Proper now, at this time, you possibly can spend $14,000 and purchase a humanoid robotic.
There isn’t a security certification reviewed, no standardized take a look at protocol verified. You get a machine able to bodily pressure and real-time autonomous decision-making. And the frameworks for validating its conduct are nonetheless catching as much as what it might probably do.
That’s not a criticism of the engineers constructing these techniques. The intelligence facet of robotics is advancing at a tempo that genuinely deserves the thrill it will get: higher notion, extra strong locomotion, sooner inference, and tighter management loops.
However right here’s the query I preserve coming again to: Because the management structure of those techniques evolves from easy teleoperation all the way in which to totally autonomous reinforcement studying, are our testing methodologies and security validation processes evolving with them?
I don’t suppose they’re. Not but. And I believe that hole is value speaking about, to not gradual the business down, however to assist it scale responsibly.
Two analysis papers I’ve labored on just lately have formed how I take into consideration this. One proposes a framework for classifying robotic intelligence by its underlying management structure. The opposite examines how software program security threat evaluation must evolve for AI-driven techniques.

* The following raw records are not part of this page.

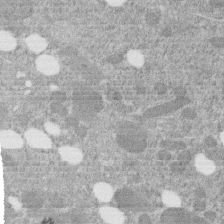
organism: C. elegans
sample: C. elegans embryo early stage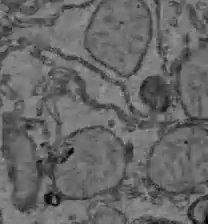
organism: C57BL Mouse
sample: Liver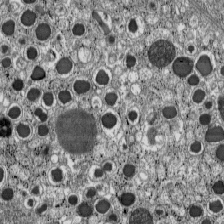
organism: C57BL Mouse
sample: Pancreatic islet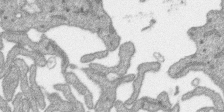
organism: Human
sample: Lung epithelial cells infected with SARS-CoV-2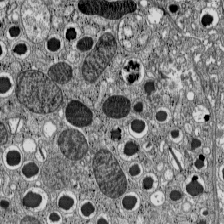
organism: C57BL Mouse
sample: Pancreatic islet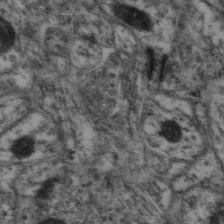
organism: Mouse
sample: Neocortex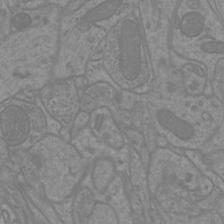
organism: Mouse
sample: Cortical neurons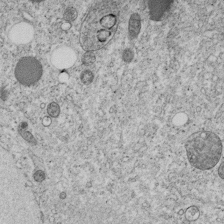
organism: C. elegans
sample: C. elegans embryo early stage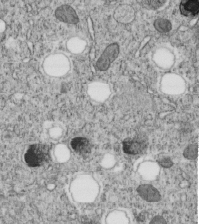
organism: C. elegans
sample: C. elegans embryo early stage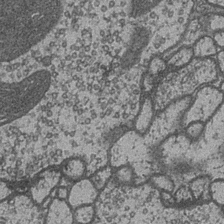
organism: Drosophila
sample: Optic medulla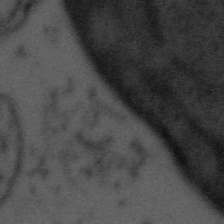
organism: Tuwongella immobilis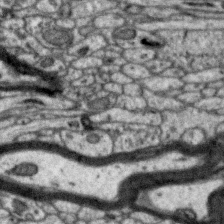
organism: Zebra finch
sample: Brain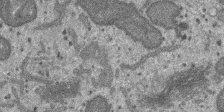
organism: Human
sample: Lung epithelial cells infected with SARS-CoV-2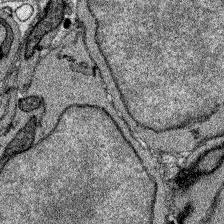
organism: Zebrafish
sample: Larval olfactory bulb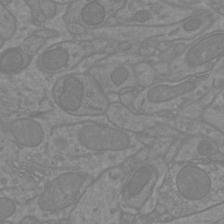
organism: Mouse
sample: Cortical neurons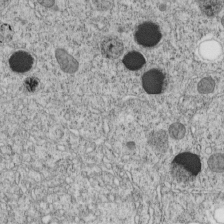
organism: C. elegans
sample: C. elegans embryo early stage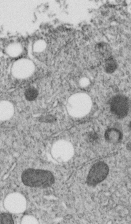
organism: C. elegans
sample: C. elegans embryo early stage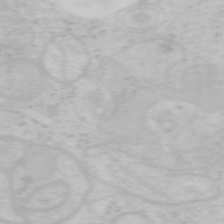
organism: Mouse
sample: OT-I killer T cells with ID8 ovarian cancer cells

Collectively, they level towards one thing the business more and more wants: a testing philosophy that scales alongside autonomy. One the place formal security ensures exchange test-case enumeration on the highest ranges, and the place adversarial robustness analysis turns into as routine as useful testing.
First, a map of the place we’re

Earlier than we are able to speak about the best way to take a look at autonomous techniques, it helps to be exact about what sort of system we’re really testing.

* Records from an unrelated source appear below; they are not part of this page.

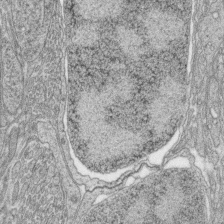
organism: Zebrafish
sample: synaptic ribbons in rod cells and cone cells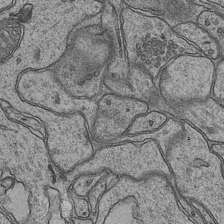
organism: Mouse
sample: CA1 Hippocampus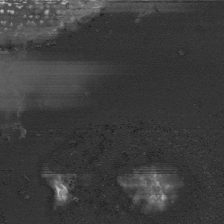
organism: Human
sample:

In a paper revealed in IJRCAR in March 2026, I proposed a five-level taxonomy that classifies robots by their cognitive and management structure, not by how attentive a human operator is — because the SAE driving levels do — however by how the machine itself is processing data and producing conduct.
Ranges 0 and 1: Teleoperation and imitation. At Stage 0, a human is doing all of the considering. The robotic executes intent instantly through teleoperation. At Stage 1, it has discovered to mimic from recorded demonstrations via conduct cloning and may function with no reside operator, however solely throughout the bounds of what it’s seen. The brittleness right here is well-documented: Robots educated on clear, structured demonstrations wrestle when real-world situations drift even barely from coaching knowledge. A distinct flooring texture, an object positioned at an unfamiliar angle. Testing at these ranges is comparatively tractable, and the tooling is mature.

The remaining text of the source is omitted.